Florie Dumas-Kemp, avril 2016

            S’articulant autour du thème « Nourrir notre monde », le présent numéro nous propose des textes qui abordent les enjeux et solutions collectives d’un point de vue local et mauricien, sous l’angle économique, international, individuel, du point de vue des inégalités sociales de santé, etc. Puisque l’étude des enjeux auxquels sont confrontées les femmes ne saurait être cantonnée à la journée du 8 mars, pourquoi ne pas amorcer une analyse féministe de la question ? Je tenterai donc de vous démontrer en quoi il est aussi primordial de penser les enjeux liés à la sécurité et à la justice alimentaires en termes féministes.

            Tout d’abord, il faut nous poser la question : qui s’occupe de « nourrir le monde » ? Encore aujourd’hui, au Québec comme au Canada les femmes continuent de prendre en charge la majeure partie des tâches domestiques : travail accompli gratuitement, invisible puisque dans la sphère privée de la maison et dévalorisé socialement. Ces tâches comprennent bien sûr toutes celles qui sont liées à l’alimentation : choix des aliments (parmi ceux disponibles, accessibles économiquement), préparation des repas et des menus, etc. De plus, non seulement les femmes accomplissent-elles la majorité de ces tâches, mais elles en assument la charge mentale, c’est-à-dire le « sentiment de responsabilité par rapport à ces tâches »*.

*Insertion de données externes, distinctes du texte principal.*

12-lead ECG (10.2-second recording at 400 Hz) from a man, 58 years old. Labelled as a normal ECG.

            Deuxièmement, contrairement à ce que voudraient nous faire croire certains animateurs de radio et politicien-ne-s, la pauvreté, comme l’insécurité alimentaire qui en découle, ne sont pas issues de « mauvais » choix économiques et alimentaires individuels. Elles sont plutôt le produit de systèmes économiques et politiques créateurs d’injustices. Figure en bonne place parmi ces systèmes le néolibéralisme qui s’emploie à réduire toujours plus la taille de l’État en sous-finançant les services publics afin de les privatiser. Concrètement, ce sont les mesures d’austérité des dernières années qui ont donné lieu à des coupes sombres dans le budget des organismes communautaires de nos régions. À ce système créateur d’inégalités sociales s’ajoute le patriarcat, qui creuse les inégalités entre les genres. Ce dernier se manifeste par une féminisation accrue de la pauvreté. Cette accentuation de la pauvreté des femmes est rendue possible par un système où, en vertu de la division sexuelle du travail (c.-à-d. travail de soin, services, etc.), elles se retrouvent en majorité dans les emplois précaires, à temps partiel, au salaire minimum et sous-valorisés.

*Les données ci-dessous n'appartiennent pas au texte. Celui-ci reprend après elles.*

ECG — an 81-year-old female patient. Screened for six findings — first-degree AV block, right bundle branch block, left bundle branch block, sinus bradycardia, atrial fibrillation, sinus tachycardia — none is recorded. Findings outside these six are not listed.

            Il est donc juste de dire que la pauvreté et l’insécurité alimentaire des femmes et des membres d’autres populations marginalisées sont le résultat de décisions politiques sexistes. Comme le dit le titre du récent essai d’Aurélie Lanctôt : « Les libéraux n’aiment pas les femmes »*. J’ajouterais que tant que des gouvernements (néo)libéraux, composés par et pour des hommes blancs privilégiés, se succéderont, que le montant des prestations d’aide sociale constituera une insulte à la dignité humaine et que le pouvoir d’achat du salaire minimum ira en diminuant, les belles résolutions concernant la sécurité alimentaire et la fin de la pauvreté resteront lettres mortes. Concrètement, la lutte contre l’insécurité alimentaire passe par les initiatives locales de solidarité comme les cuisines et épiceries collectives et par les mobilisations citoyennes seules capables de faire plier le pouvoir en place.

Sources:

Conseil du statut de la femme, « La charge mentale » dans Pour un partage équitable du congé parental, Gouvernement du Québec, avril 2015, p.14-15. https://www.csf.gouv.qc.ca/wp-content/uploads/avis_partage_conge_parental.pdf .

L’R des centres des femmes du Québec, La pauvreté : une décision politique. Analyse féministe des causes de la pauvreté, 2007, http://www.rcentres.qc.ca/files/2007-pauvrete-decision-politique.pdf.

Page-Reeves, Janet (ed.). 2014. Women Redefining the Experience of Food Insecurity: Life off the Edge of the Table. New York: Lexington Books. 346 p.

Secrétariat de la condition féminine, « Égalités économiques », Gouvernement du Québec,  février 2016, http://www.scf.gouv.qc.ca/index.php?id=14 .

 Lanctôt, Aurélie, Les libéraux n’aiment pas les femmes, Lux, Montréal, 2015, 128 pages.